This year I've decided to pick one word to carry me through. I've never really thought about turning to a word in trials and tribulations until I read this from a blogger friend. Looking back while I was single I always turned to the word believe. To believe that I could carry on. Or to believe in the good of the world. I never really realized that it had become a word for that stage of life until later on.
This year my word is...
Gasp. Even through its 6 letters the word is so strong. To some it's bad, to some it's only through faith. But to me as a woman, it means through everything in life. Of course, I want to first submit to the Lord and second...
To my Husband.
Gasp, again. No he doesn't beat me or tell me when to be home at night. We even do make decisions together for what is best for our family. But I know that I could be a better wife, not only because the bible states that I should but because I want to be better for Curtis himself.
As long as we have been married I've struggled with depending on someone else. I lived for so many years loving and working for myself or for Charli Beth. It's been a hard role to reverse and a difficult lesson for us both. I can admit that marriage has brought a great deal of, "Holy crap Paige, this is how life suppose to be" moments. It hasn't always been fairy tales and I've not always been one to do marriage fairly. Let's face it. Being single is easier to me because that's all I had known. More importantly I've not been an easy wife to love. But this year I plan to learn from mistakes, to contiue this life with my Husband as his friend and Wife.

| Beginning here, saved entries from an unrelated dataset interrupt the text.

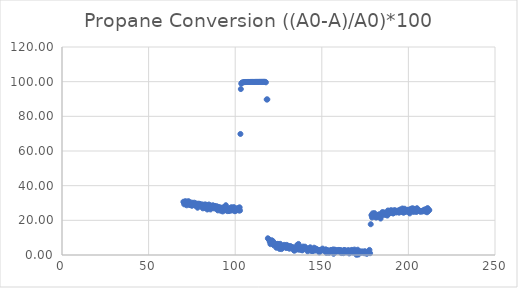
| Category | Propane Conversion |
|---|---|
| 70.10443 | 30.726 |
| 70.33783 | 30.317 |
| 70.57143 | 29.229 |
| 70.80475 | 29.984 |
| 71.03842 | 30.867 |
| 71.2719 | 30.944 |
| 71.50573 | 30.701 |
| 71.73882 | 30.279 |
| 71.97232 | 28.666 |
| 72.20607 | 30.048 |
| 72.43897 | 30.829 |
| 72.67272 | 30.611 |
| 72.90613 | 29.728 |
| 73.13953 | 31.008 |
| 73.37282 | 28.973 |
| 73.60572 | 29.869 |
| 73.83852 | 29.293 |
| 74.07172 | 28.82 |
| 74.30515 | 28.858 |
| 74.5381 | 29.383 |
| 74.77153 | 30.253 |
| 75.00547 | 28.385 |
| 75.23915 | 29.588 |
| 75.47242 | 28.896 |
| 75.70617 | 29.805 |
| 75.93913 | 29.447 |
| 76.17287 | 28.781 |
| 76.40602 | 30.189 |
| 76.63975 | 29.216 |
| 76.8728 | 28.653 |
| 77.10597 | 28.41 |
| 77.3393 | 28.845 |
| 77.57272 | 29.728 |
| 77.8061 | 28.346 |
| 78.04023 | 28.576 |
| 78.27362 | 27.271 |
| 78.507 | 29.05 |
| 78.74085 | 29.268 |
| 78.97373 | 29.613 |
| 79.2068 | 29.024 |
| 79.44078 | 28.896 |
| 79.67463 | 29.421 |
| 79.90855 | 28.794 |
| 80.14255 | 28.487 |
| 80.37617 | 28.372 |
| 80.60932 | 29.178 |
| 80.84238 | 27.834 |
| 81.07563 | 28.935 |
| 81.30957 | 26.926 |
| 81.54335 | 28.96 |
| 81.77735 | 27.348 |
| 82.01055 | 28.346 |
| 82.24422 | 27.553 |
| 82.47763 | 29.178 |
| 82.71093 | 27.028 |
| 82.9445 | 28.845 |
| 83.17827 | 29.024 |
| 83.41153 | 27.297 |
| 83.64458 | 27.399 |
| 83.87808 | 26.247 |
| 84.1111 | 27.502 |
| 84.3442 | 28.129 |
| 84.57725 | 27.476 |
| 84.81073 | 29.14 |
| 85.04437 | 28.487 |
| 85.27747 | 27.681 |
| 85.51065 | 28.218 |
| 85.74392 | 26.286 |
| 85.97798 | 28.487 |
| 86.21107 | 27.86 |
| 86.44472 | 27.22 |
| 86.67822 | 27.565 |
| 86.9118 | 27.847 |
| 87.14508 | 28.692 |
| 87.37818 | 28.116 |
| 87.6117 | 26.938 |
| 87.84517 | 28.103 |
| 88.07858 | 27.425 |
| 88.3121 | 28.321 |
| 88.54512 | 27.553 |
| 88.778 | 26.759 |
| 89.01232 | 27.425 |
| 89.24553 | 26.836 |
| 89.47897 | 28.103 |
| 89.71218 | 26.593 |
| 89.94548 | 25.723 |
| 90.17872 | 26.67 |
| 90.41182 | 27.54 |
| 90.6451 | 27.271 |
| 90.87867 | 27.591 |
| 91.11188 | 27.015 |
| 91.34527 | 26.926 |
| 91.57917 | 25.531 |
| 91.81258 | 26.337 |
| 92.0462 | 27.284 |
| 92.2795 | 27.028 |
| 92.51292 | 26.35 |
| 92.74605 | 25.121 |
| 92.97985 | 27.028 |
| 93.2133 | 27.297 |
| 93.44665 | 27.604 |
| 93.67993 | 25.646 |
| 93.91373 | 27.002 |
| 94.14687 | 26.452 |
| 94.38032 | 26.158 |
| 94.61382 | 28.717 |
| 94.84725 | 26.503 |
| 95.08082 | 25.787 |
| 95.31465 | 26.926 |
| 95.548 | 25.313 |
| 95.78165 | 26.273 |
| 96.01513 | 25.851 |
| 96.24843 | 26.874 |
| 96.48158 | 25.326 |
| 96.71508 | 26.759 |
| 96.94897 | 26.286 |
| 97.18222 | 25.659 |
| 97.41588 | 27.079 |
| 97.6493 | 26.465 |
| 97.88222 | 27.591 |
| 98.11532 | 25.697 |
| 98.34928 | 26.593 |
| 98.58245 | 27.079 |
| 98.8167 | 26.593 |
| 99.05005 | 25.953 |
| 99.28375 | 27.604 |
| 99.51673 | 26.606 |
| 99.75008 | 25.262 |
| 99.98415 | 26.721 |
| 100.21767 | 25.467 |
| 100.45092 | 25.851 |
| 100.68392 | 26.247 |
| 100.9175 | 26.772 |
| 101.15068 | 26.874 |
| 101.3838 | 26.311 |
| 101.61713 | 26.183 |
| 101.85043 | 26.887 |
| 102.08377 | 25.633 |
| 102.31717 | 27.233 |
| 102.55055 | 27.502 |
| 102.78502 | 25.646 |
| 103.01818 | 69.823 |
| 103.25142 | 95.726 |
| 103.49983 | 98.842 |
| 103.79445 | 99.358 |
| 104.22358 | 99.561 |
| 104.69098 | 99.652 |
| 105.16288 | 99.721 |
| 105.63787 | 99.755 |
| 106.11338 | 99.785 |
| 106.58812 | 99.801 |
| 107.06315 | 99.821 |
| 107.53862 | 99.829 |
| 108.01317 | 99.839 |
| 108.48808 | 99.844 |
| 108.963 | 99.852 |
| 109.43757 | 99.857 |
| 109.91243 | 99.862 |
| 110.38763 | 99.86 |
| 110.8626 | 99.871 |
| 111.33833 | 99.872 |
| 111.8131 | 99.874 |
| 112.26812 | 99.877 |
| 112.72325 | 99.886 |
| 113.17812 | 99.881 |
| 113.63292 | 99.889 |
| 114.088 | 99.894 |
| 114.54357 | 99.897 |
| 114.99885 | 99.899 |
| 115.4536 | 99.899 |
| 115.9084 | 99.902 |
| 116.36432 | 99.906 |
| 116.81925 | 99.907 |
| 117.27435 | 99.911 |
| 117.7298 | 99.627 |
| 118.18515 | 89.715 |
| 118.5634 | 89.765 |
| 118.85673 | 9.649 |
| 119.23293 | 9.226 |
| 119.60925 | 8.689 |
| 119.98587 | 7.55 |
| 120.36222 | 6.257 |
| 120.73823 | 7.051 |
| 121.11418 | 8.51 |
| 121.49 | 7.358 |
| 121.86578 | 7.896 |
| 122.24282 | 5.566 |
| 122.61865 | 6.846 |
| 122.99403 | 6.309 |
| 123.36987 | 6.27 |
| 123.74642 | 4.185 |
| 124.12227 | 6.091 |
| 124.4981 | 6.424 |
| 124.87392 | 6.347 |
| 125.25015 | 4.646 |
| 125.62642 | 3.493 |
| 126.00242 | 6.437 |
| 126.37822 | 5.195 |
| 126.75468 | 3.404 |
| 127.13077 | 4.786 |
| 127.50698 | 4.223 |
| 127.88268 | 4.914 |
| 128.25855 | 5.848 |
| 128.6352 | 4.735 |
| 129.01128 | 5.285 |
| 129.3877 | 4.031 |
| 129.76378 | 5.835 |
| 130.14007 | 4.646 |
| 130.51655 | 5.272 |
| 130.8921 | 4.07 |
| 131.26803 | 3.622 |
| 131.64387 | 5.003 |
| 132.02008 | 5.093 |
| 132.39577 | 4.376 |
| 132.77222 | 3.916 |
| 133.1483 | 4.569 |
| 133.52452 | 4.171 |
| 133.9004 | 2.649 |
| 134.27642 | 2.521 |
| 134.65242 | 3.302 |
| 135.02832 | 3.929 |
| 135.40415 | 3.135 |
| 135.77982 | 5.784 |
| 136.15595 | 3.903 |
| 136.53162 | 6.385 |
| 136.9074 | 3.033 |
| 137.28348 | 3.75 |
| 137.65892 | 4.453 |
| 138.0343 | 3.046 |
| 138.41025 | 2.956 |
| 138.78582 | 2.688 |
| 139.16163 | 4.875 |
| 139.53745 | 3.865 |
| 139.91345 | 3.455 |
| 140.2891 | 4.824 |
| 140.66532 | 3.929 |
| 141.04132 | 3.851 |
| 141.41797 | 3.711 |
| 141.79383 | 2.099 |
| 142.1696 | 3.455 |
| 142.54605 | 3.391 |
| 142.92193 | 3.762 |
| 143.29857 | 4.441 |
| 143.6745 | 2.418 |
| 144.05035 | 2.93 |
| 144.42592 | 2.342 |
| 144.80202 | 2.252 |
| 145.17833 | 2.61 |
| 145.5543 | 4.223 |
| 145.9305 | 3.148 |
| 146.30658 | 2.559 |
| 146.68282 | 3.672 |
| 147.05863 | 3.058 |
| 147.43462 | 3.008 |
| 147.81033 | 3.02 |
| 148.18655 | 2.444 |
| 148.56225 | 1.459 |
| 148.9383 | 2.623 |
| 149.31415 | 3.033 |
| 149.69053 | 2.879 |
| 150.06655 | 2.674 |
| 150.44202 | 3.686 |
| 150.81822 | 3.071 |
| 151.19387 | 2.559 |
| 151.57028 | 2.764 |
| 151.946 | 2.099 |
| 152.32193 | 3.276 |
| 152.69752 | 1.177 |
| 153.07332 | 1.919 |
| 153.44895 | 2.7 |
| 153.8248 | 2.559 |
| 154.20082 | 1.241 |
| 154.5747 | 1.881 |
| 154.95062 | 2.418 |
| 155.32658 | 2.956 |
| 155.7006 | 2.547 |
| 156.0765 | 2.393 |
| 156.45248 | 3.187 |
| 156.82835 | 0.69 |
| 157.20442 | 3.02 |
| 157.58017 | 3.046 |
| 157.95588 | 2.406 |
| 158.33193 | 1.779 |
| 158.7078 | 2.777 |
| 159.08413 | 2.649 |
| 159.46 | 2.252 |
| 159.83647 | 2.93 |
| 160.21287 | 2.738 |
| 160.58893 | 1.549 |
| 160.96472 | 2.853 |
| 161.34073 | 1.126 |
| 161.71647 | 1.356 |
| 162.09248 | 1.766 |
| 162.46827 | 1.062 |
| 162.84482 | 2.905 |
| 163.22067 | 2.265 |
| 163.59695 | 2.751 |
| 163.9728 | 1.485 |
| 164.34948 | 2.278 |
| 164.72608 | 1.664 |
| 165.10205 | 2.636 |
| 165.47847 | 2.764 |
| 165.85495 | 0.895 |
| 166.23057 | 1.203 |
| 166.60633 | 2.393 |
| 166.98273 | 2.521 |
| 167.35893 | 2.956 |
| 167.73533 | 1.523 |
| 168.11092 | 1.497 |
| 168.48697 | 1.638 |
| 168.86297 | 3.123 |
| 169.23627 | 2.483 |
| 169.61213 | 1.561 |
| 169.98802 | 0.128 |
| 170.36388 | 1.855 |
| 170.74015 | 3.046 |
| 171.11655 | 0.256 |
| 171.4929 | 1.907 |
| 171.86948 | 2.048 |
| 172.2455 | 1.676 |
| 172.62123 | 1.932 |
| 172.99693 | 1.254 |
| 173.37335 | 2.034 |
| 173.7497 | 1.869 |
| 174.12627 | 1.612 |
| 174.50198 | 1.036 |
| 174.87772 | 2.189 |
| 175.2542 | 1.523 |
| 175.62998 | 1.753 |
| 176.00585 | 0.666 |
| 176.38158 | 1.229 |
| 176.75732 | 1.535 |
| 177.13358 | 1.587 |
| 177.50968 | 2.93 |
| 177.88572 | 1.036 |
| 178.26172 | 17.75 |
| 178.63747 | 22.997 |
| 179.00653 | 21.64 |
| 179.37502 | 24.059 |
| 179.74408 | 22.728 |
| 180.07458 | 22.626 |
| 180.39767 | 24.174 |
| 180.72035 | 22.101 |
| 181.04332 | 22.664 |
| 181.36635 | 21.589 |
| 181.68962 | 22.293 |
| 182.01295 | 22.882 |
| 182.33577 | 21.935 |
| 182.65882 | 23.24 |
| 182.98177 | 23.138 |
| 183.30532 | 23.457 |
| 183.62878 | 21.998 |
| 183.95255 | 21.026 |
| 184.276 | 23.15 |
| 184.5991 | 22.715 |
| 184.92267 | 24.724 |
| 185.24583 | 23.432 |
| 185.56858 | 24.596 |
| 185.89178 | 24.212 |
| 186.21477 | 24.353 |
| 186.53772 | 23.15 |
| 186.86073 | 23.381 |
| 187.1836 | 24.085 |
| 187.50655 | 23.931 |
| 187.82955 | 22.754 |
| 188.15297 | 25.671 |
| 188.47678 | 23.701 |
| 188.79933 | 24.072 |
| 189.12258 | 25.531 |
| 189.44613 | 24.2 |
| 189.76948 | 25.505 |
| 190.09237 | 25.851 |
| 190.41568 | 24.737 |
| 190.73895 | 25.428 |
| 191.06172 | 23.982 |
| 191.38497 | 24.097 |
| 191.70833 | 25.211 |
| 192.03155 | 25.927 |
| 192.35437 | 25.326 |
| 192.6776 | 24.584 |
| 193.00122 | 25.505 |
| 193.32442 | 24.648 |
| 193.64788 | 24.827 |
| 193.971 | 24.993 |
| 194.29405 | 25.748 |
| 194.6169 | 24.417 |
| 194.94002 | 25.415 |
| 195.26263 | 26.235 |
| 195.58588 | 26.132 |
| 195.90975 | 25.262 |
| 196.23283 | 24.891 |
| 196.55538 | 26.823 |
| 196.87878 | 24.75 |
| 197.20212 | 24.366 |
| 197.52523 | 25.428 |
| 197.84815 | 26.682 |
| 198.1721 | 25.134 |
| 198.49497 | 24.865 |
| 198.81797 | 25.825 |
| 199.14047 | 25.774 |
| 199.4639 | 25.671 |
| 199.78745 | 26.132 |
| 200.11098 | 24.891 |
| 200.43433 | 25.671 |
| 200.7575 | 23.995 |
| 201.08095 | 25.787 |
| 201.40455 | 26.644 |
| 201.72742 | 25.799 |
| 202.05032 | 25.543 |
| 202.3737 | 26.99 |
| 202.69647 | 25.569 |
| 203.01933 | 24.84 |
| 203.34252 | 26.606 |
| 203.66528 | 25.787 |
| 203.9882 | 25.224 |
| 204.31175 | 25.39 |
| 204.63472 | 24.814 |
| 204.95835 | 26.99 |
| 205.28135 | 25.889 |
| 205.60465 | 25.979 |
| 205.9278 | 25.876 |
| 206.25107 | 25.39 |
| 206.57395 | 25.172 |
| 206.89677 | 25.019 |
| 207.21952 | 25.467 |
| 207.5424 | 25.07 |
| 207.86547 | 25.262 |
| 208.18907 | 25.326 |
| 208.5119 | 25.236 |
| 208.83535 | 25.927 |
| 209.15867 | 25.927 |
| 209.48188 | 26.298 |
| 209.80497 | 25.07 |
| 210.12793 | 26.324 |
| 210.45117 | 25.147 |
| 210.77428 | 24.648 |
| 211.09728 | 27.079 |
| 211.42075 | 25.326 |
| 211.74392 | 26.043 |
| 212.06742 | 25.876 |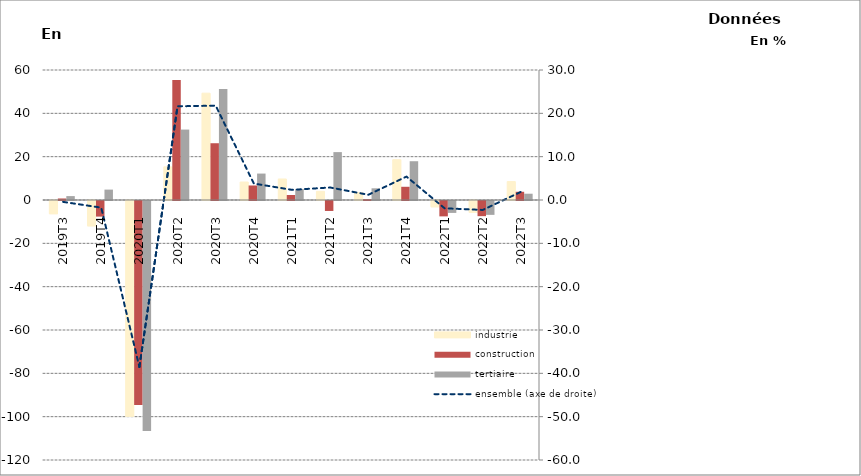
| Category | industrie | construction | tertiaire |
|---|---|---|---|
| 2019T3 | -6.1 | 0.7 | 1.8 |
| 2019T4 | -11.7 | -7.2 | 4.8 |
| 2020T1 | -99.6 | -94.1 | -106.2 |
| 2020T2 | 15.3 | 55.4 | 32.5 |
| 2020T3 | 49.3 | 26.2 | 51.2 |
| 2020T4 | 8.3 | 6.7 | 12.2 |
| 2021T1 | 9.7 | 2.3 | 5.1 |
| 2021T2 | 4 | -4.6 | 22.1 |
| 2021T3 | 3.4 | 0.4 | 5.4 |
| 2021T4 | 18.6 | 6.1 | 17.9 |
| 2022T1 | -2.9 | -7.1 | -5.5 |
| 2022T2 | -5.5 | -7 | -6.4 |
| 2022T3 | 8.5 | 3.8 | 2.9 |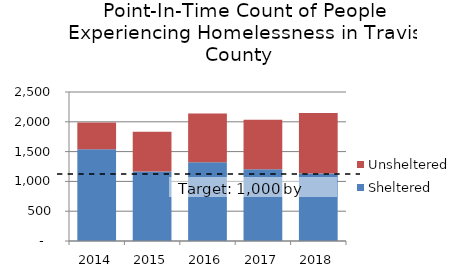
| Category | Sheltered | Unsheltered |
|---|---|---|
| 2014.0 | 1539 | 448 |
| 2015.0 | 1165 | 667 |
| 2016.0 | 1322 | 816 |
| 2017.0 | 1202 | 834 |
| 2018.0 | 1133 | 1014 |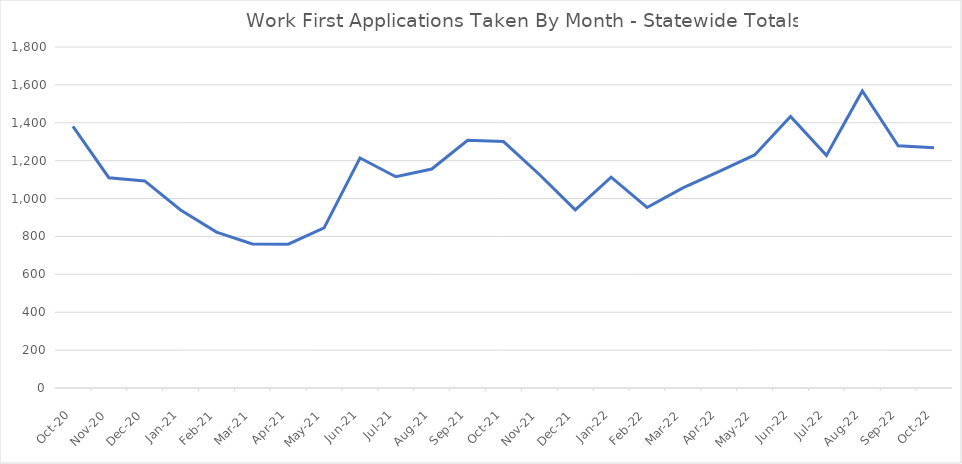
| Category | Series 0 |
|---|---|
| 2022-10-22 | 1268 |
| 2022-09-22 | 1279 |
| 2022-08-22 | 1568 |
| 2022-07-22 | 1228 |
| 2022-06-01 | 1433 |
| 2022-05-01 | 1230 |
| 2022-04-01 | 1142 |
| 2022-03-01 | 1056 |
| 2022-02-01 | 953 |
| 2022-01-01 | 1113 |
| 2021-12-02 | 940 |
| 2021-11-01 | 1127 |
| 2021-10-01 | 1301 |
| 2021-09-01 | 1308 |
| 2021-08-01 | 1156 |
| 2021-07-01 | 1115 |
| 2021-06-01 | 1214 |
| 2021-05-01 | 845 |
| 2021-04-01 | 759 |
| 2021-03-01 | 760 |
| 2021-02-01 | 823 |
| 2021-01-01 | 940 |
| 2020-12-01 | 1093 |
| 2020-11-01 | 1110 |
| 2020-10-01 | 1381 |

This analogy can really be directed towards my faith as well. For years, I just pushed it to the side. I thought I could care for myself, by myself. Then it took many nights of whys, or what ifs and tears to turn my life into the direction it should have been. I wasn't the woman that the Lord longs for us to be. By not abiding, I was actually turning my back. Something I didn't really ever think was an issue for my life. I mean, I love the Lord. I went to church on Sunday's. I even raised my hand during some hymnals every now and then. But was I living my life in His light?
That was difficult for me. But I've learned and I've grown. The most amazing thing about it, is the fact that He's never turned his back to me. He has shown his faithfulness. His grace and will to carry me through the moments when I've failed all.
Even tonight as I've looked back on my day as I've been grumpy and just completely mean. I know there is a new moment that awaits to give it another try. So for 2015, as we progress towards the date of my Dads surgery or as the weeks pass I will submit my days to the Lord. I will do better for not only myself but for Him. By doing this alone, I can imagine this year to bring happiness.